In Moribito’s weaving series, “For Félix,” they retraced the works of Félix Gonzáles-Torres, a gay Cuban-American artist whose work encompasses the mourning of his partner, Ross Laycock; living as HIV-positive; and love. Gonzáles-Torres is well known for his work, “Portrait of Ross,” a 175-pound pile of candies representing Ross’ ideal body weight. The piece diminishes as people take candy from the pile, representing Ross’ diminishing body caused by AIDS-related complications. Gonzalez-Torres then replenishes the pile to grant his lover eternal life.
Gonzáles-Torres also has a series of beaded curtains dividing rooms and spaces that Morabito retraced in their work. “I have hand-woven textiles that are patterned with doubly.

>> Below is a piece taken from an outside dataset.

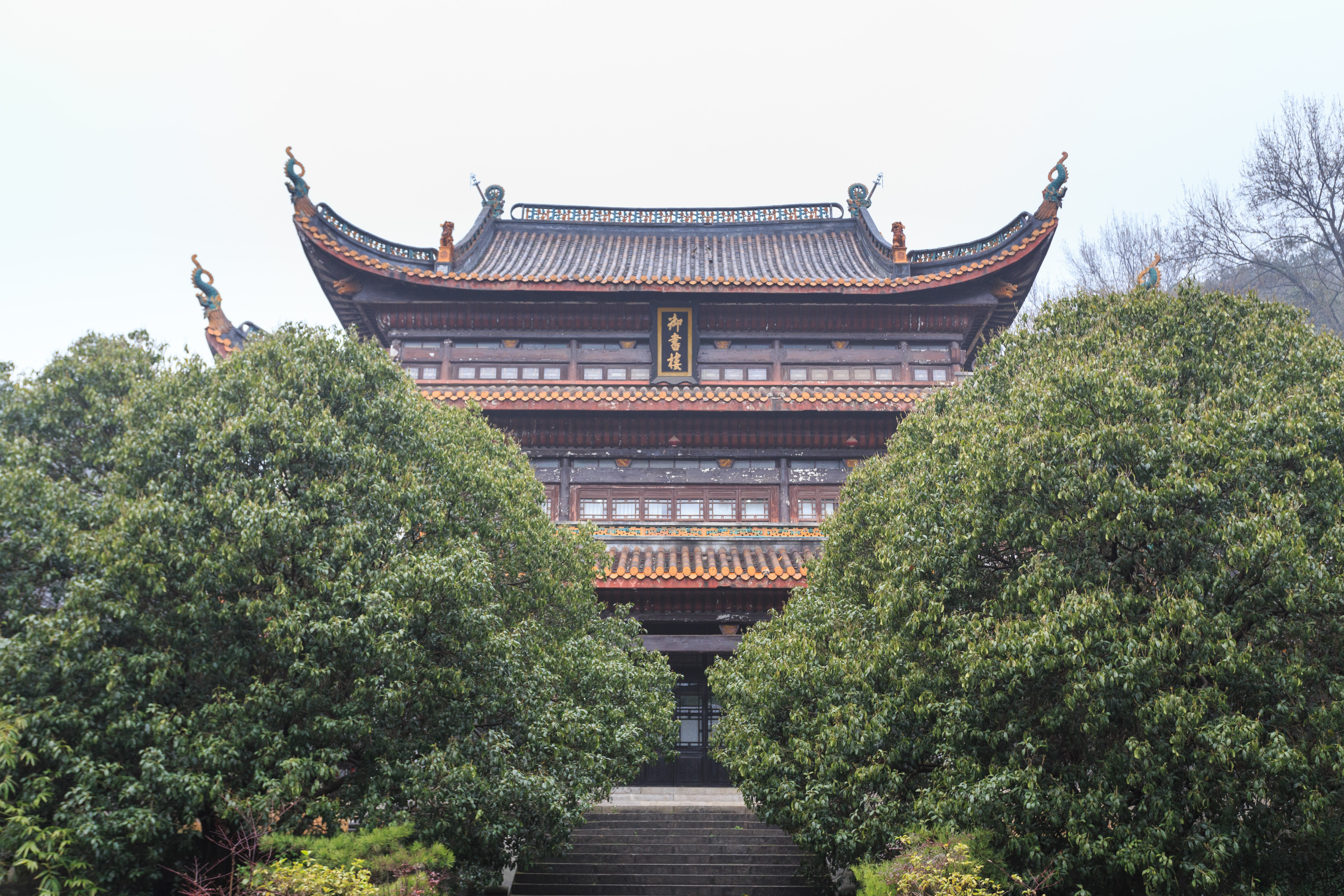 嶽麓書院 御書樓

They come off of the loom before they’re finished, and then these enormous lengths of fringe are then beaded with glass beads, and that becomes a visual reference…but then becomes something itself, because it’s made in a different period of time through different disciplinary concerns.”
After moving to D.C. in 2002, Paradiso began working on quilting projects. Through the growing textiles and fine arts exhibition and the book, Queer Threads, he came face to face with the queer textiles community. “Since then I’ve really connected with queer textile artists. I think it’s a really welcoming group, I feel well connected.”

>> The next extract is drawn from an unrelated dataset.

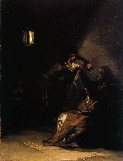 Interior de una cárcel (Crimen del castillo II). Óleo sobre lienzo. 41,5 x 31,8 cm. Colección Marqueses de la Romana (Madrid, España).

When asked if there was any advice that Paridiso would like to offer young queer artists entering the scene he said, “meet everyone you can. Be generous. Work hard in your studio. Go see art. When your art is in a venue, go see it multiple times. It supports the venue, and when it’s over go after and support that venue.”
Morabito explained that history and experiences are legitimate. “Listen to yourself and be the artist that you’re supposed to be, and don’t worry about trying to be somebody else and to make work…you know, just go for it and claim it, and don’t feel like you’re less than for making work through that experience.”
The textiles community is welcoming to LGBTQ+ individuals and offers a set of linear codes and creativity within it to leave their mark on the crafting world. The textile and crafts community is no longer just seen as something that is predominantly represented as either feminine or just a home craft. Through all textile mediums, the narrative is changing in the United States to highlight the voices of marginalized groups of people.